Midland here. This old thread got popular again.


----------



## Sunline Fan (Jul 29, 2012)

Was rolling with this guy on 696 this afternoon, I know I've seen the car along here before. Black LTZ RS with tints, Curt trailer hitch, VG sharkfin, and not sure what else. Nice looking car.

Is this anyone on here?


Sent from AutoGuide.com Free App


----------



## zeoalex (Aug 24, 2013)

I'm in clawson. 

I've seen a white cruze, blacked out bowties, tinted tails around Pontiac.
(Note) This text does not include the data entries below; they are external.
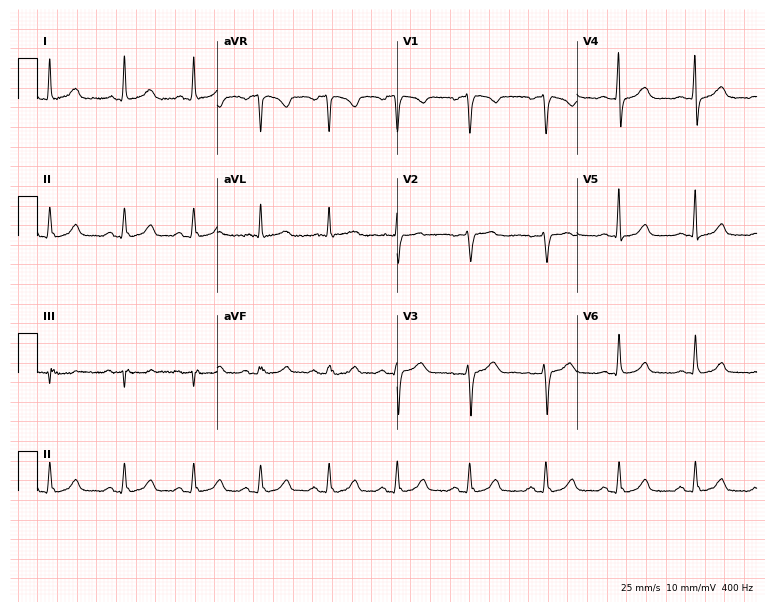
ECG (7.3-second recording at 400 Hz) — a female patient, 37 years old. Screened for six findings — first-degree AV block, right bundle branch block, left bundle branch block, sinus bradycardia, atrial fibrillation, sinus tachycardia — none is recorded.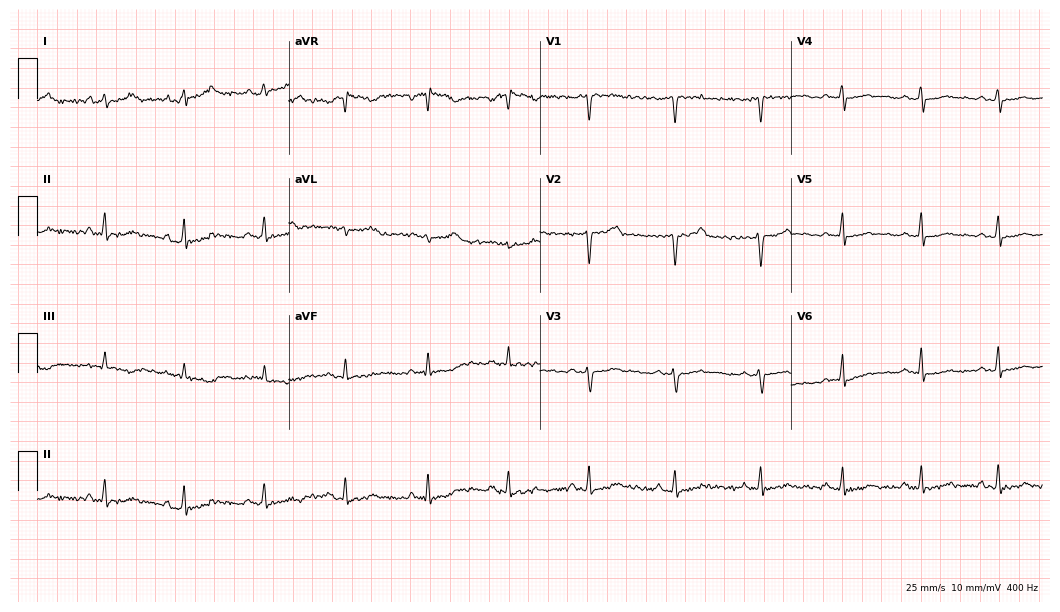
Standard 12-lead ECG recorded from a 41-year-old female patient (10.2-second recording at 400 Hz). None of these six findings is recorded: first-degree AV block, right bundle branch block, left bundle branch block, sinus bradycardia, atrial fibrillation, sinus tachycardia.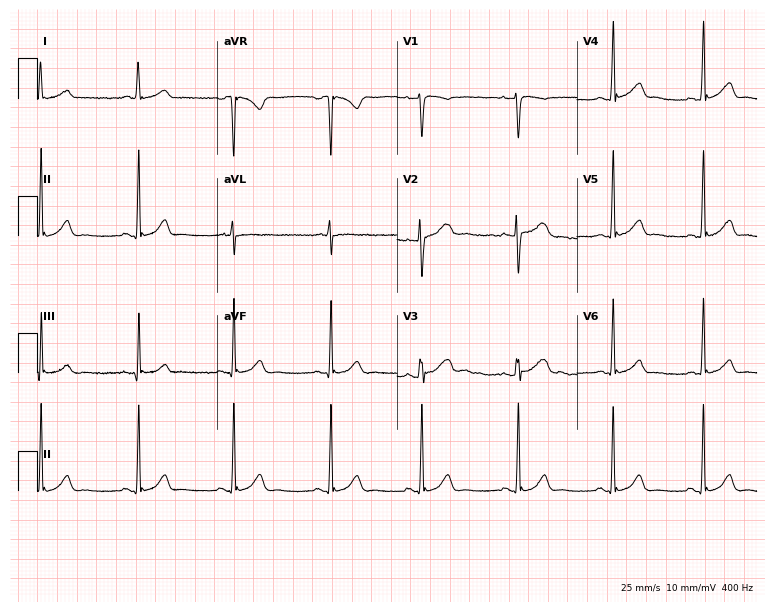
Resting 12-lead electrocardiogram (7.3-second recording at 400 Hz). Patient: a 25-year-old female. None of these six findings is recorded: first-degree AV block, right bundle branch block, left bundle branch block, sinus bradycardia, atrial fibrillation, sinus tachycardia. Only these six findings were labelled.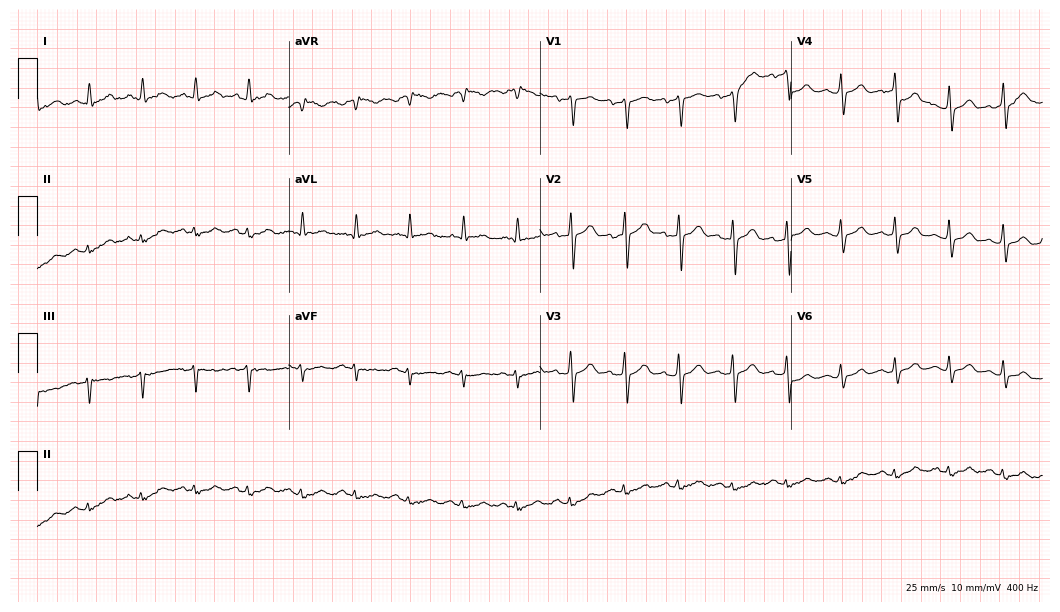
Electrocardiogram, a 57-year-old man. Interpretation includes sinus tachycardia (a sinus rate of 100 beats per minute or more).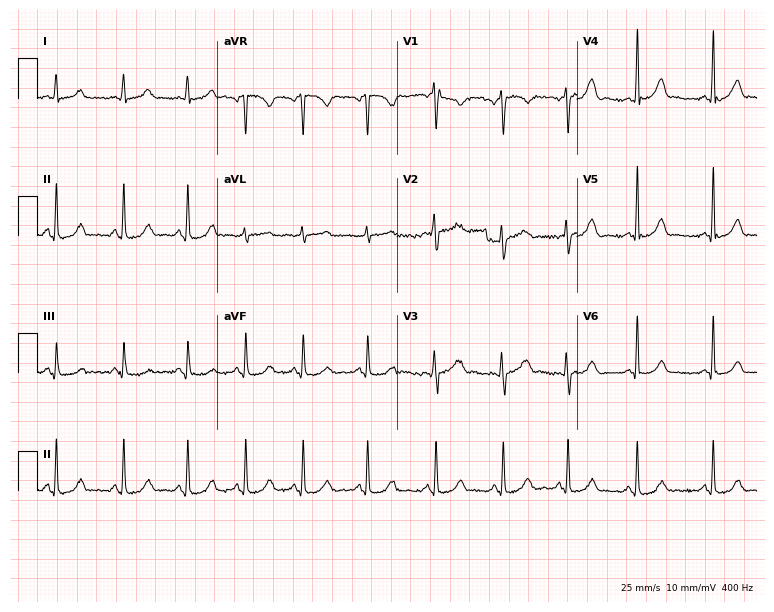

Anyone on here?

Sent from AutoGuide.com Free App


----------



## Jorday (Jul 30, 2013)

Flint area here.


----------



## TD_Cruze (Jan 15, 2014)

Jorday said:


> Flint area here.


Looks like we are neighbors, I'm in grand blanc.


----------



## 06mistreSS (Feb 20, 2014)

Ann Arbor area here.


----------



## trevforever (Feb 20, 2014)

Southwest michigan represent


----------



## rayray718 (Oct 14, 2013)

I live in Garden City but frequent Ypsilanti and Ann Arbor area! 

Sent from AutoGuide.com Free App


----------



## Crazy4408pac (Mar 19, 2014)

Traverse City area. (Elk Rapids).


----------